Nahm’sayin?: Getting to the Bottom of It
The Link Investigates Our Most Read Article
Why so much traffic? Was the article linked somewhere in a Wikipedia article about anal prolapses? Did Vice have it linked in their article on the same topic? Was it part of some reddit thread? Did perhaps Concordia’s health services have it linked on their site, you know, just in case a student needed the information? Photo Carl Bindman
There’s a mystery haunting The Link.
I’ve long wondered, but having been unable to find the answer, I often just prefer to pretend that I’ve forgotten.
But the haunting won’t stop until I get the answers. Let me explain.
It all started sometime after Sept. 4, 2012. As part of a former Linkie’s column Sex and Pancakes that answered readers’ questions about sex, an article was published on the topic of anal prolapses.
“I have a question regarding a most unfortunate incident I recently saw in a pornographic film,” it begins, from a reader who called themselves Butthurt Bottom.
“In the film, a woman was being anally penetrated doggy style by a rather well endowed man. At one point, the man pulls completely out of her, and, in the process, takes her intestines with him. I do believe this is called an anal prolapse and I’m scared of it happening to me. I love being anally penetrated, so tell me, what am I to do?”
Titled “Total Prolapse of the Butt,” a play on Bonnie Tyler’s hit “Total Eclipse of the Heart,” the article goes on to explain what anal prolapses are—ultimately assuring Butthurt Bottom that anal prolapses are quite rare.
But for some reason, it’s also our most read article. On a weekly basis, it gets the most traffic, and it’s extremely rare that on any given week another article surpases it in page hits. Our site has a feature that lets us see what’s being read in live time, and there’s almost always someone reading it when I go and look.

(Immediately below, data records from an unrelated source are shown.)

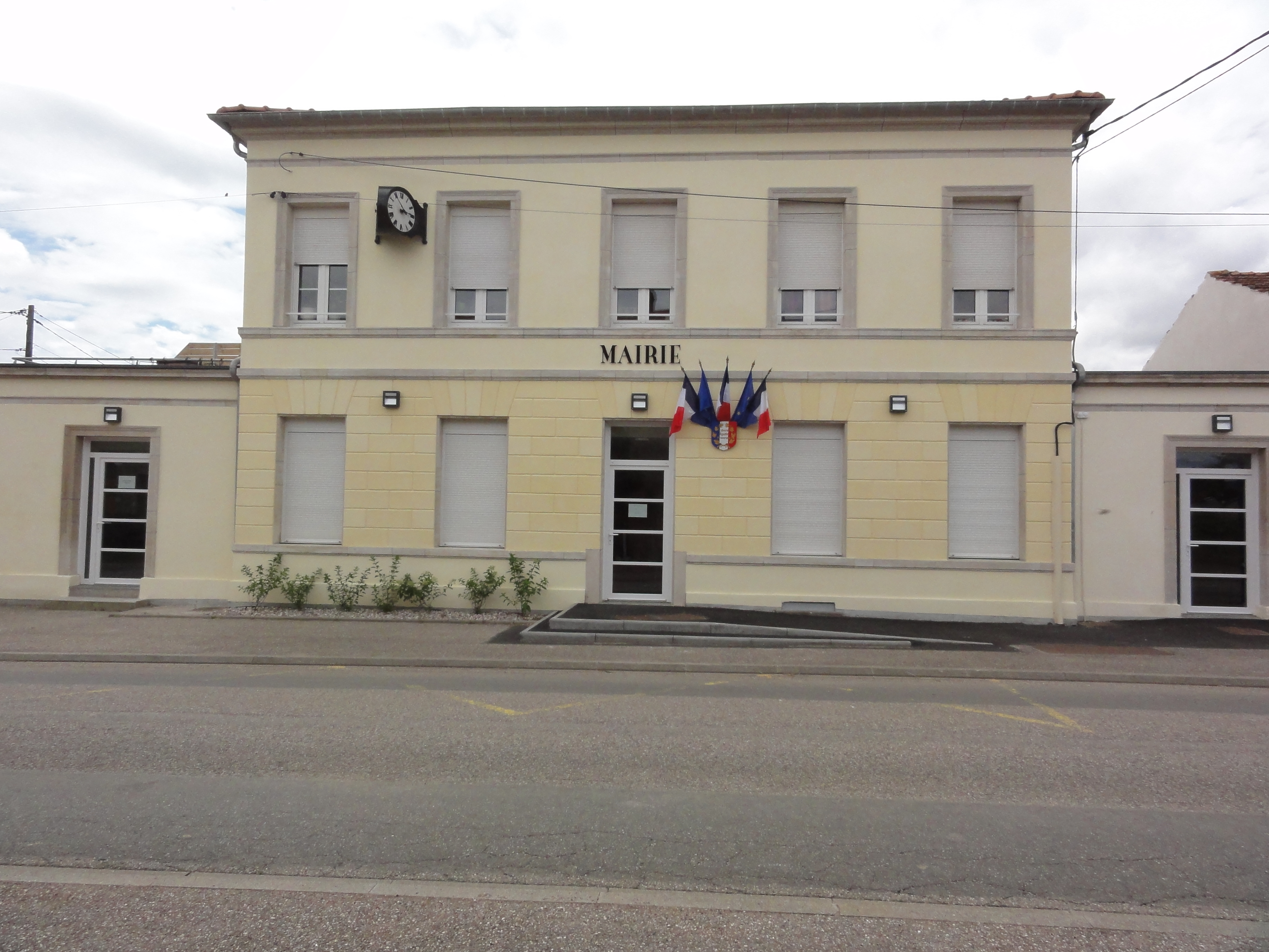 Réméréville (M-et-M) mairie
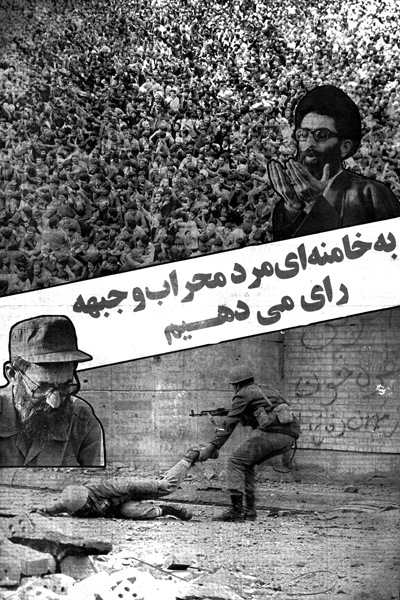 پوستر تبلیغات سید علی خامنه‌ای برای انتخابات ریاست جمهوری ایران
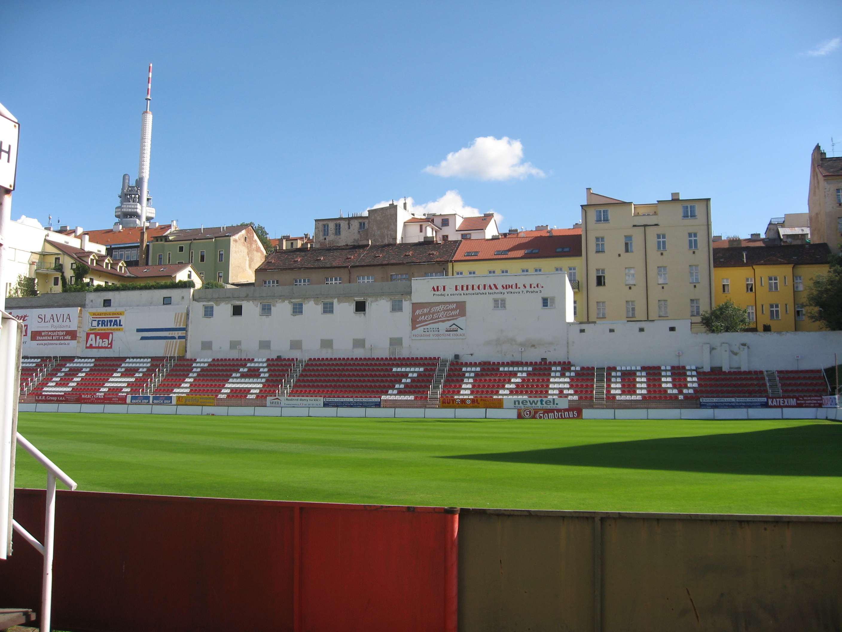 Stadion Viktorky Žižkov, část tribuny protilehlé k hlavní tribuně
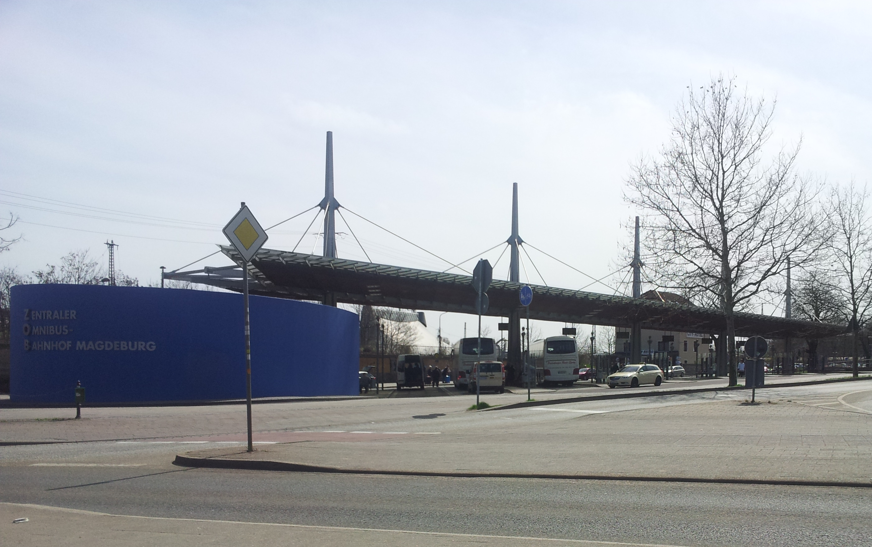 Zentraler Omnibusbahnhof Magdeburg, Deutschland
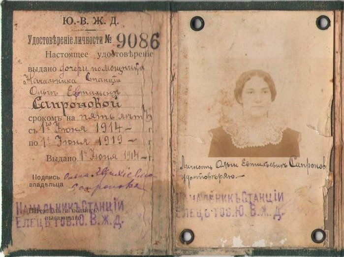 Проездной билет ЮВЖД
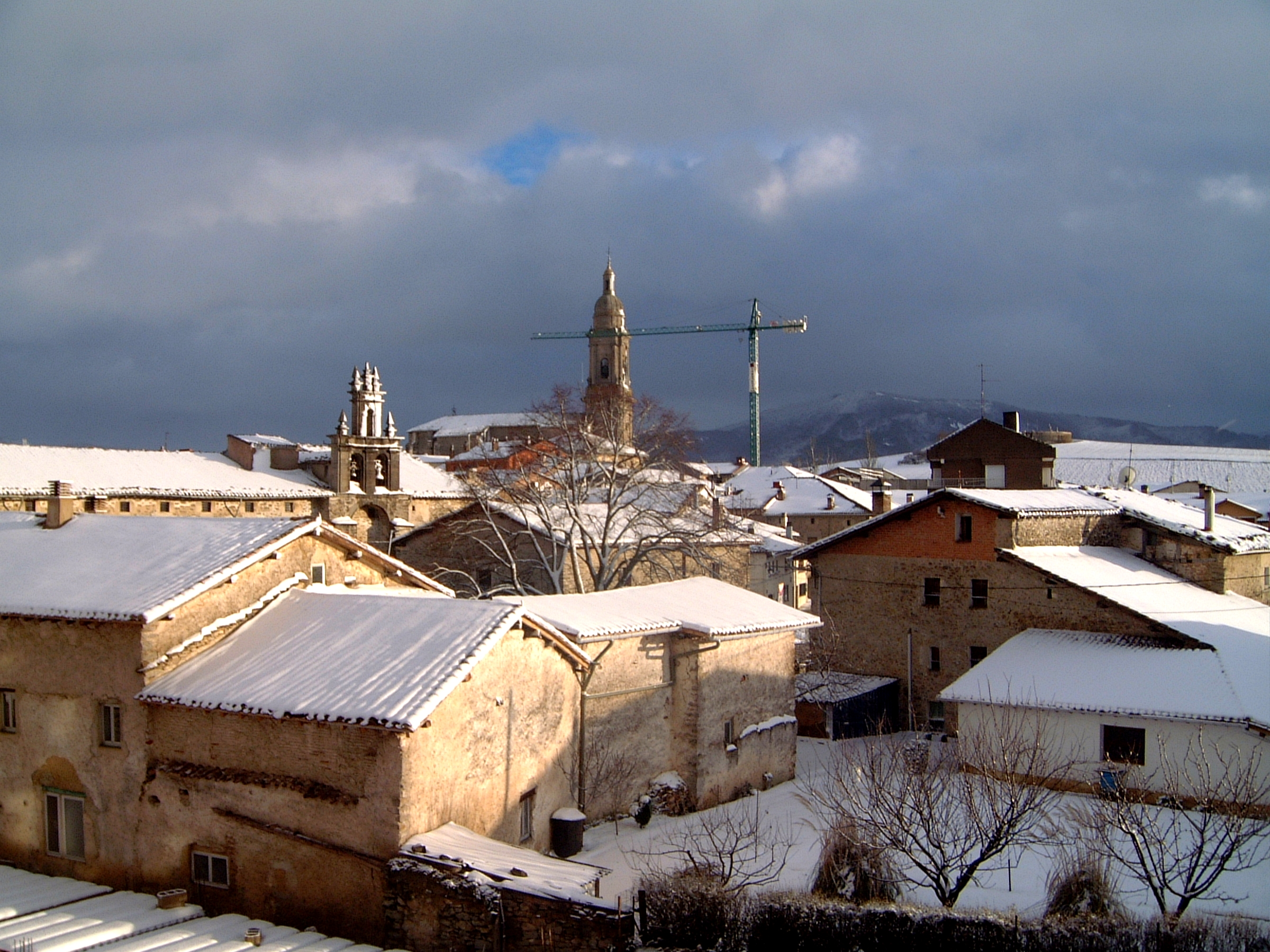 Alegría de Álava (Álava, Spain) after a snowfall
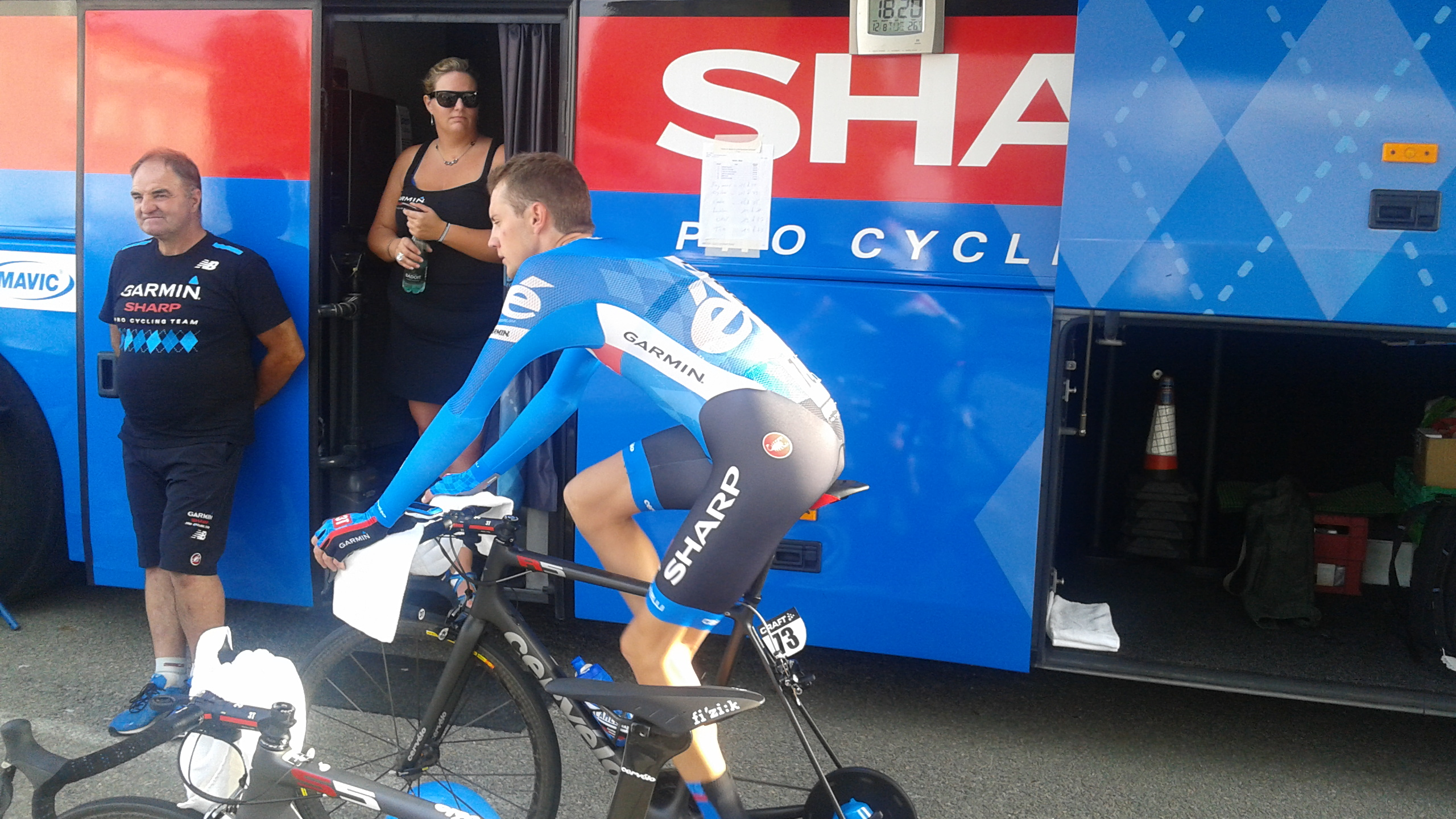 Dylan Girdlestone lors du prologue du Tour de l'Ain 2014

Since being published, it’s gained over 34,600 hits, but it was only after Sept. 6, 2015 that the article really went off the charts. 34,600 hits is a big deal, considering that as an independent student publication we tend to get an average of 30,000 to 40,000 page hits per month.
This September, an article about Concordia Student Union executives accepting gifts and being accused of conflict of interest at a council meeting surpassed the “Total Prolapse of the Butt” article. It was something our masthead had never seen before. If that’s not a barometer of success, I don’t know what is.
Why is this the case? I wanted to get to the bottom of this—no pun intended.
Was the article linked somewhere in a Wikipedia article about anal prolapses? Did Vice have it linked in their article on the same topic? Was it part of some reddit thread? Did perhaps Concordia’s health services have it linked on their site, you know, just in case a student needed the information?
My hypotheses were incorrect. Google analytics shows us this isn’t the case.
Less than 600 of the views on the article come from links on external sites. The majority of the views actually come from search engines like Google. Our site stays afloat not because of our constant dedication, but actually only because there’s a sizeable number of concerned people on the internet googling about rectal things falling out, apparently.
But I’m still not satisfied. Why was the article ignored until Sept. 6, 2015? I wonder, did my research really lead me anywhere? Or am I still face to face with the unresolved, an impenetrable fog? Why even try? And what if it’s not even real humans going to the link, what if it’s just porn robots?
That’s the issue with journalism. Great journalism strives to ask the important questions, the tough questions, the very very meaningful questions. It strives to get to the bottom of things. We all strive to reach the truth, but we’re constantly faced with limits. There are limits to our knowledge. Sometimes the answer, and its shape, remain obscure to both the author and the reader.
And what if it’s not even real humans visiting the page. What if it’s just porn robots?